The Secrets of Segmentation Success

By Dave Friedman
Companies are spending big bucks to get people to visit their Web sites. But for many, conversions are low, abandonment rates are high and site visitors are unsatisfied. Dave Friedman offers segmentation and content targeting tips that will bring traffic to your site.

For many businesses the Internet has become a primary avenue for customer interactions and brand expression. Companies are spending big bucks to get people to visit their sites, creating interactive and engaging personalized content. But for many, conversions are low, abandonment rates are high and site visitors are unsatisfied.

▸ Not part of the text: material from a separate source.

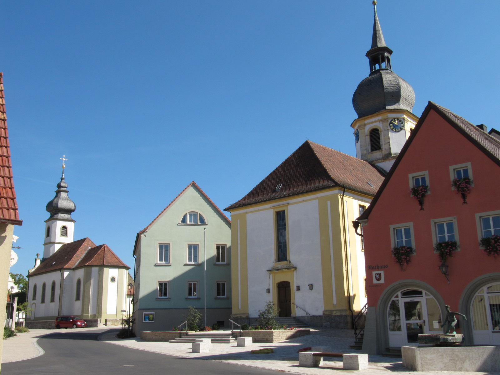 Rathaus umrahmt von den Ortskirchen
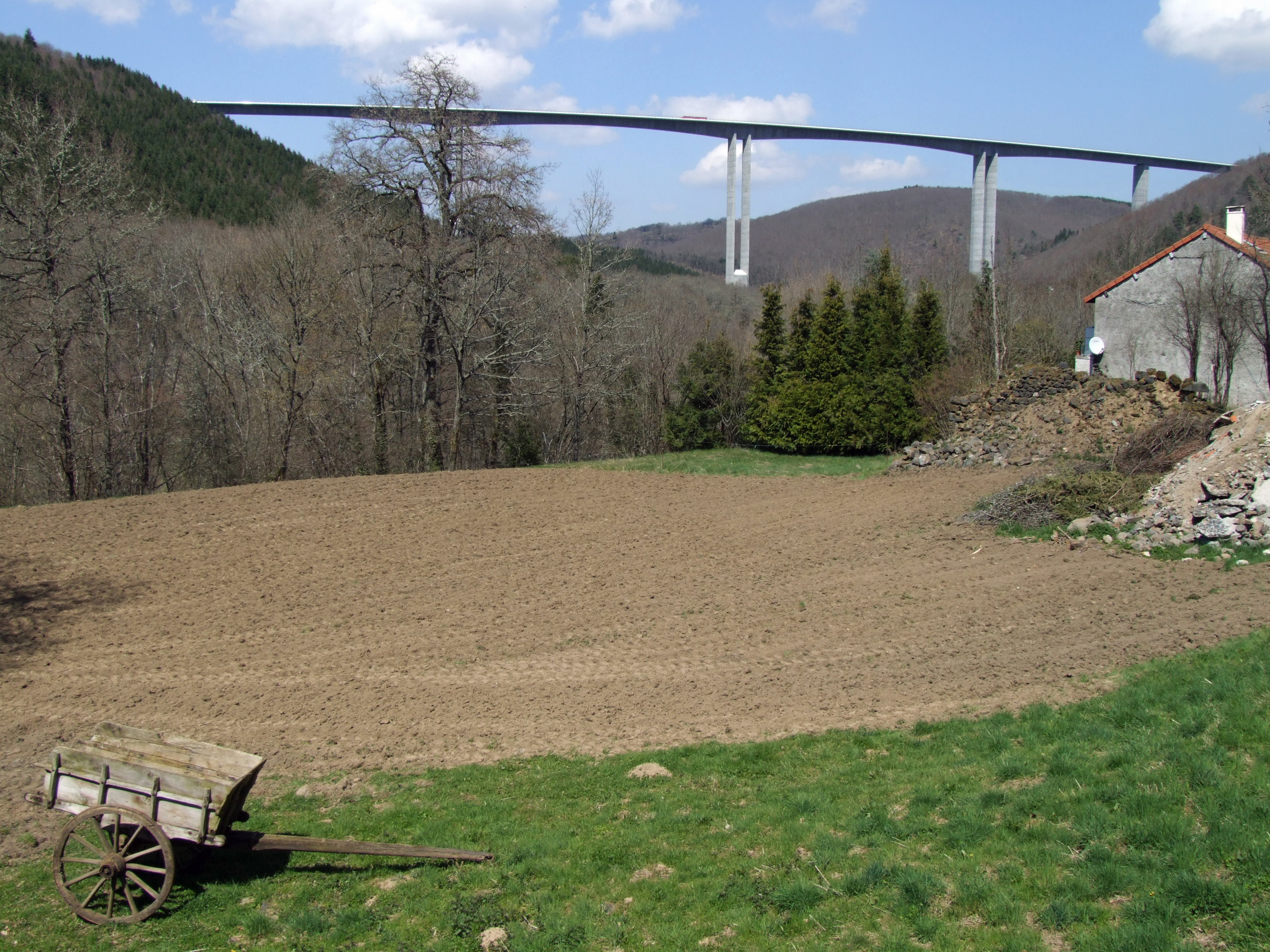 A89 - Viaduc de la Sioule - Ensemble

Online segmentation and content targeting can significantly improve business performance. While multifaceted, the process is straightforward:

* Segment your market and/or customer base into "buckets."
* Select the segments that will generate the highest value as your targets.
* Develop specific content, offers and navigation for targets.
* Leverage targeting rules to dynamically deliver a contextual online experience.
* Track and analyze behavior of visitors to your sites.
* Analyze this behavior to inform your segmentation strategies.

Segmentation is the process of dividing your market into a manageable number of distinct groups with common attributes. These divisions allow online marketers to target segments for relevant offers and promotions.

Once the segments are created, you can create targeting rules to drive specific content and navigation to segments based on campaign goals or business objectives. These rules are associated with specific areas of a Web page and eventually drive automated delivery of the right experience to the right segment at the moment of highest impact.

The basic rule for effective segmentation is to focus on a limited number of high-value groups. Dividing your market into many small, less distinct segments can be difficult to manage and may dilute your resources. Similarly, taking a phased approach and focusing first on high-value real estate rather than site-wide integration ensures faster time to impact and provides time for testing and improvement. Strategies that target the "low hanging fruit" will pay off the most quickly.

Ongoing testing and refinement is required to ensure continual improvement of the performance of your site. Once you have a clear profile of a segment and have created targeting rules—"if a site visitor clicks here and is not a returning customer, present this offer"—you can begin testing everything from segment definitions and targeting rules to specific messages, offers and promotions. Remember, segmentation is an evolutionary process, not an end state. Failure is necessary and expected.

What's the payoff? Online segmentation and content targeting can make your site more relevant, your marketing campaigns more effective, and help engage your customers and prospects in a richer, more forceful dialogue. It can also improve direct response metrics, convert visits into sales, improve the messaging behind a brand, and give you more insight into your marketplace and customers. As your customers move through different life-cycle phases, segmentation can also help sustain customer loyalty.

Segmentation impacts profits by increasing the total number—and average value—of transactions, and helping identify both new possible niche products and profitable premium customer segments. It also allows you to address different customer needs without expanding your product range by using different bundles, incentives, and promotions. Studies show that companies with propositions that are tailored to specific customer segments increase their profits from 5% to 15%.